Перед нами две нации. Одна старая, умная, видавшая на своём веку и счастье, и горе; нация, выработавшая прочные устои семейные, религиозные; нация, крепкая своей внутренней солидарностью и, если хотите, нравственной чистотой, да, я признаю это.
А с другой стороны наш народ, чуть-чуть зарождающийся, еле выходящий из пелён истории; народ, не только не переживший ничего, но ещё мало испробовавший; народ свежий, мягкий, без устоев и значительно ниже стоящий по многим нравственным качествам своим. Ни семейных, ни религиозных основ у него прочных нет ещё; вместо солидарности царит непонятная чисто детская вражда, взаимная с ненужным ухарством и бахвальством; цели народные не выяснены, миросозерцание не установлено…
И вот не угодно ли, – при встрече этих двух наций, – на чьей стороне может быть победа?

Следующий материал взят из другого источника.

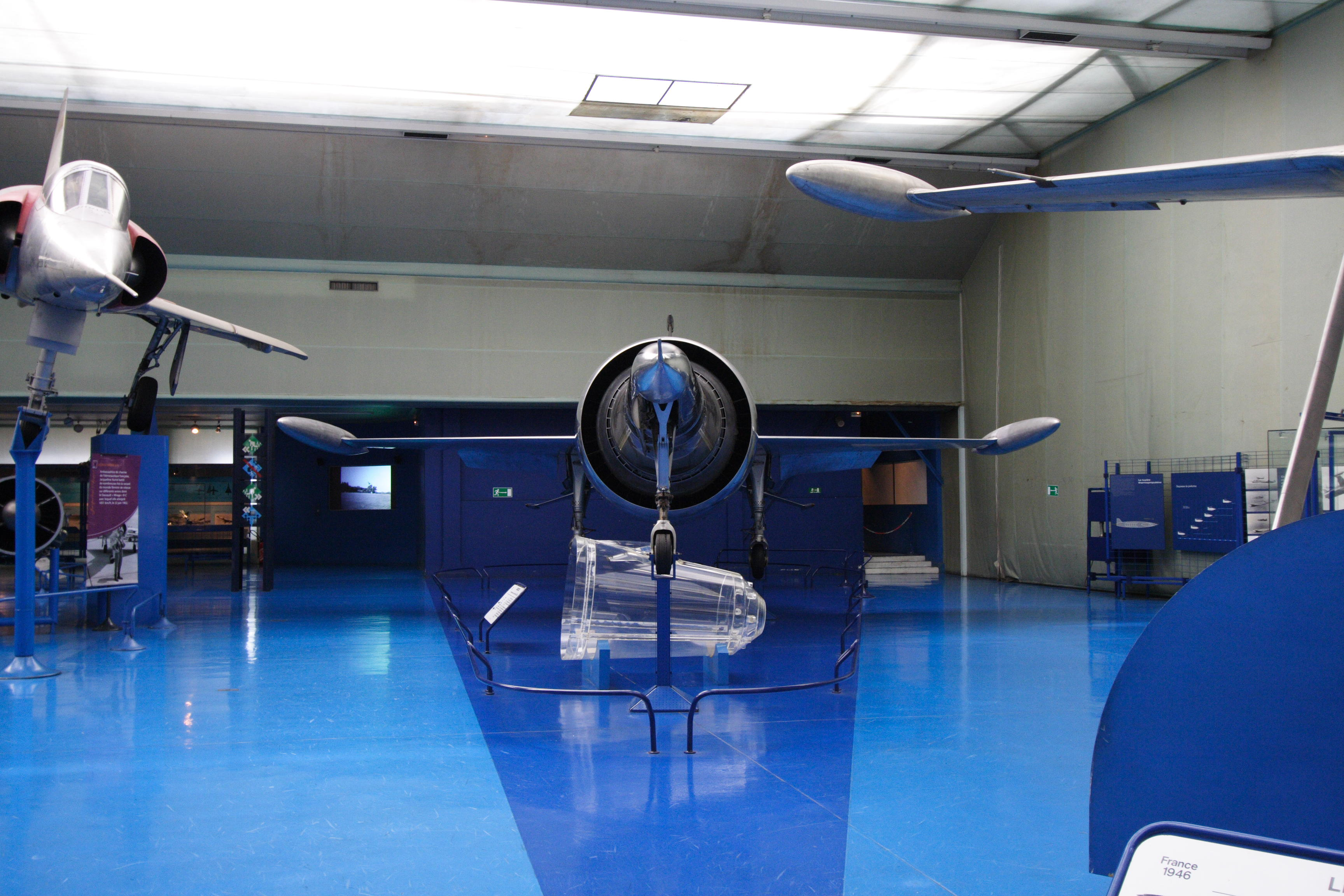 French experimental aircraft Leduc 022 (Musée de l'air et de l'espace, Le Bourget, France)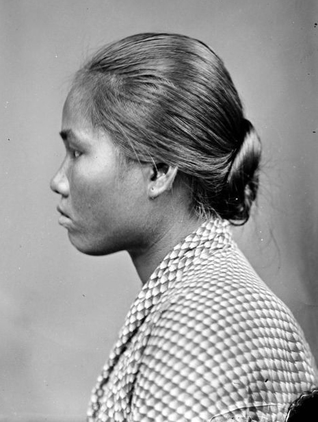 Negatief. Een Alfur vrouw uit Gorontalo, Noord-Celebes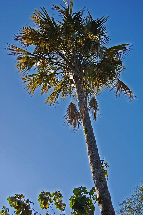 Gebang palm, Corypha utan. From Banyumas, Central Java, Indonesia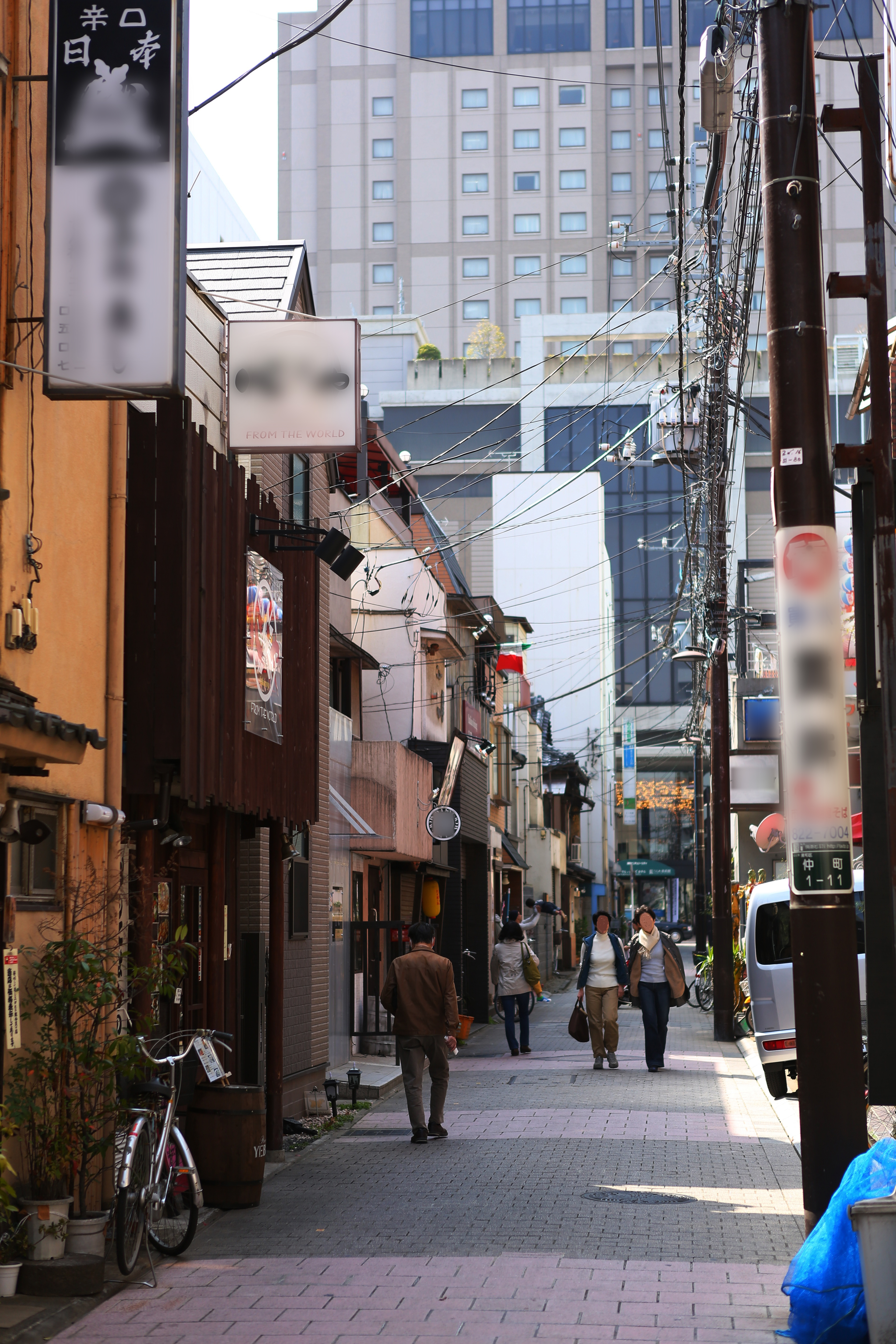 浦和区の仲町平和通り

Не надо быть особенным пророком и прозорливцем событий, чтобы предугадать печальный исход для слабой стороны.
Наш народ не выдержит борьбы и поддастся.
Он утонет в старом еврейском море и растворит в нём свою молодую, ещё мало жившую душу.
Вот что опасно и вот чего боится всякое честное, русское сердце, содрогающееся при мысли о возможной гибели. – Я знаю, вы мне скажете, что в этом ещё ничего страшного нет, что если еврейский народ чище и нравственнее русского, то кому от этого плохо будет, когда русский народ поддастся влиянию его и сам сделается чище и нравственнее. Я знаю это, но должен вам сказать, что народная жизнь ещё более щепетильна, чем жизнь отдельной личности, и не всякому приятно подражать. Русский народ желает шествовать по своему пути и на этом пути хотел бы избежать чьих бы то ни было влияний, а тем более еврейских.
Слушая пересказ этой речи Суворина, Лев Толстой сказал:
– Мысли этих книжных умников мало проникают в глубь народных интересов, как эти мелкие извилины ряби в водную толщу пруда.